Based on the current investigation, we therefore recommend improving the following predictions:

  • Cuy should not be recognized as duck and chicken meat.
  • Carrot cake should not be recognized as steak, beef, or meat loaf.
  • Mock meat should not be recognized as real meat.
  • Chicken should not be recognized a s beef.
  • And more.

Address sensitive predictions
Alcohol and weapons are two sensitive topics when presenting predictions in multi-ethnic production contexts. Concerning alcohol, data scientists would do well to prioritize the performance of predictions on food items containing alcohol (such as a bottle of wine),. The current systems often performed poorly in this respect.

In multiple instances, dinner knifes were labelled as weapons. Though less critical, data scientists are invited to explore the degree to which their food detection systems need to label weaponry.

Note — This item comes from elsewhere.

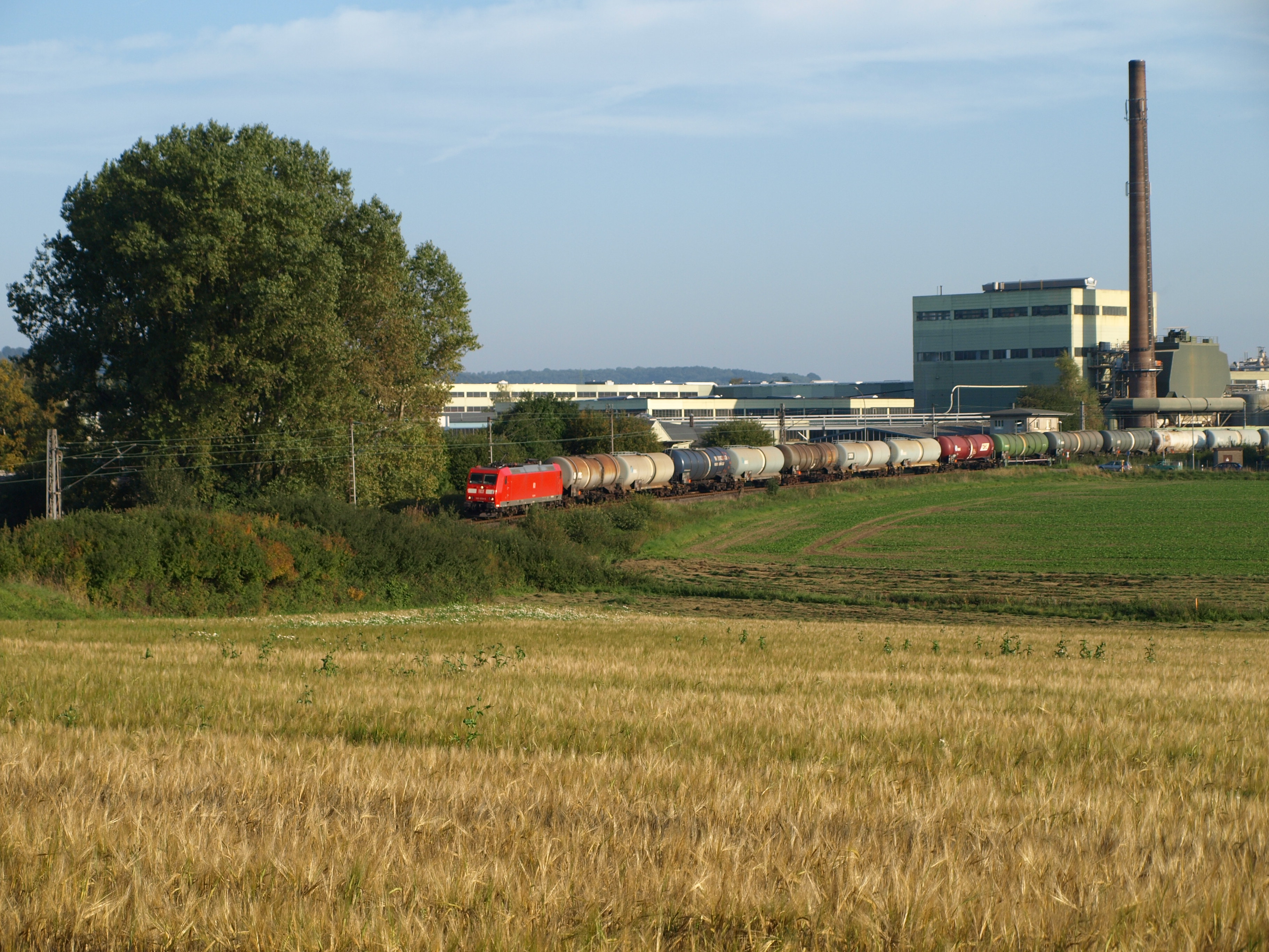 Am 26.09.08 wurde der nur bei Bedarf - dies aber recht häufig - verkehrende Kesselwagenzug DGS 64000 Kassel - Holthausen zur Abwechslung von einer 145 der DB Schenker im Dienst der RBH Logistics GmbH bespannt. In der Vergangenheit waren es zumeist RBH-eigene 145 oder von DB Regio geliehene 143-Doppeltraktionen. Hier hat dieser Zug soeben Horn-Bad Meinberg durchfahren und wird in Remmighausen der NWB 81512 nach Altenbeken begegnen.

Recognize the limits of image recognition systems
Image recognition technology is very exciting, but data scientists who want to create value for users in production need to make sure to recognize the technology’s limits. For instance:

  • Can a system actually detect if a waffle has Kaya and Margarine on it based only on an image without further context?
  • Can a system actually detect if a meal is gluten or sugar free simply based on an image without further context?
  • And more.


* This exploration included an analysis of Microsoft Azure, Google Vision, Amazon Rekognition and IBM Watson

**Belgium, Myanmar, Vietnam, Malaysia, the Philippines, Canada, the US, Yemen, Germany, England, Singapore, Bulgaria, and Ecuador.